All this reinforces what I said above: Duplicati is more user friendly, but if you like to control things by scripts (like me), there are no major complications to using Duplicacy. But I recognize that not everyone likes scripting.

TowerBR · January 7, 2018, 11:21pm

Since we are talking about differences, there is a very useful Duplicacy command, which makes it very similar to Crashplan in terms of version maintenance:

$ duplicacy prune -keep 1:7       # Keep 1 snapshot per day for snapshots older than 7 days
$ duplicacy prune -keep 7:30      # Keep 1 snapshot every 7 days for snapshots older than 30 days
$ duplicacy prune -keep 30:180    # Keep 1 snapshot every 30 days for snapshots older than 180 days
$ duplicacy prune -keep 0:360     # Keep no snapshots older than 360 days

You can even use:

$ duplicacy prune -keep 0:360 -keep 30:180 -keep 7:30 -keep 1:7

(source: Duplicacy guide at GitHub)

I know that similar functionality is being developed for Duplicati (and I’m following).

This is an essential point to reduce the space used in remote storage.

tophee · January 8, 2018, 6:33am

The duplicacy developer said:

to restore to a different location you’ll need to initialize a new repository on the new location with the same repository id.

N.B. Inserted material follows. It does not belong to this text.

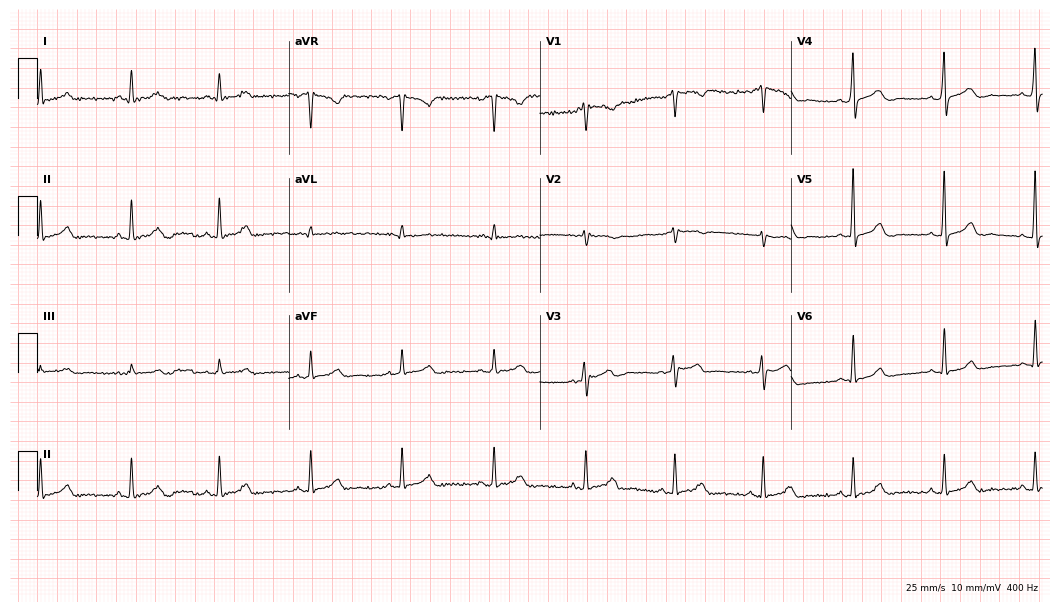
12-lead ECG from a female patient, 47 years old. Labelled as a normal ECG.
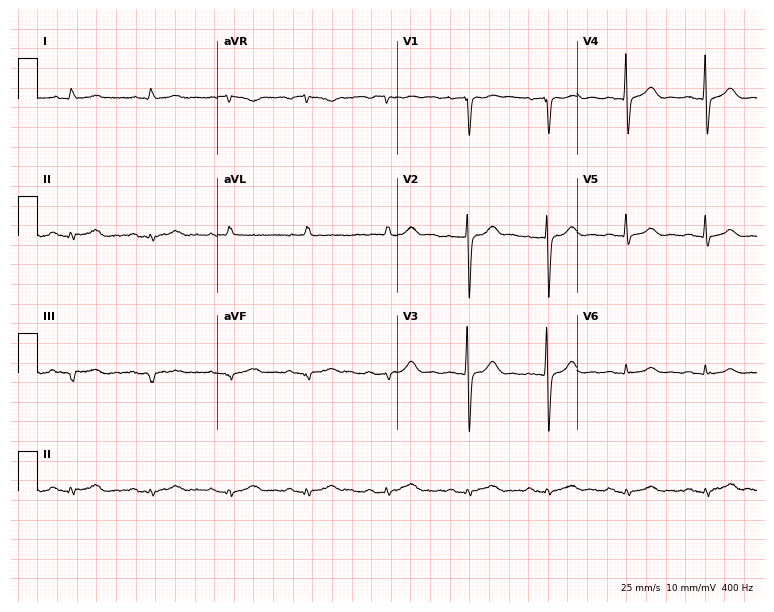
Standard 12-lead ECG recorded from a man, 84 years old. None of these six findings is recorded: first-degree AV block, right bundle branch block (RBBB), left bundle branch block (LBBB), sinus bradycardia, atrial fibrillation (AF), sinus tachycardia. Only these six findings were labelled.
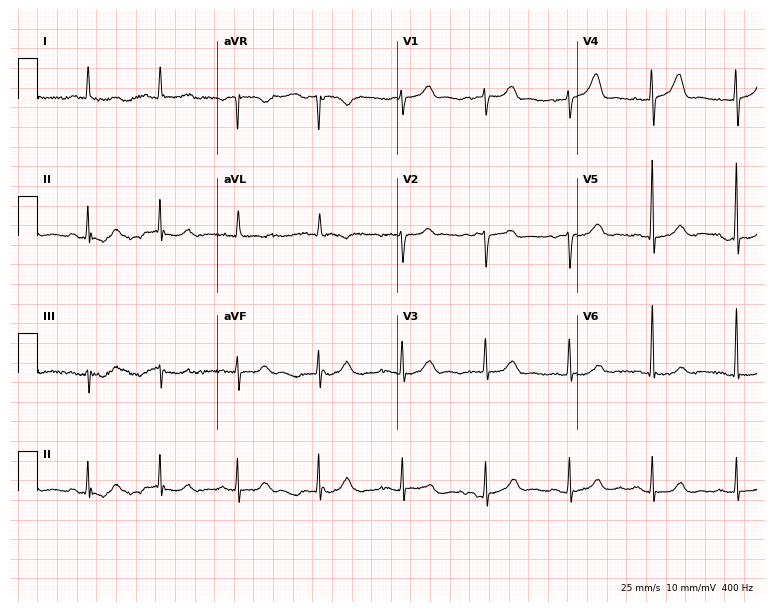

and I guess I overinterpreted that as basically meaning “you can’t restore to a new location”. I suppose that is what your script is doing (initialize a new repository)?

I still think this is a bit of an overkill if I simply want to restore a single file, even for someone who appreciates the benefits of scripting. It may work well as part of your housekeeping script, but if you just want that file?

I see scripting as an additional feature that adds flexibility to the product. When scripting becomes a philosophy of simplicity that actually demands the user to be flexible (and compose the right command to achieve simple things), then I think that scripting approach has gone wrong. Scripting should not mean: “well, then you have to script everything”.

I’m not sure I understand what you mean here.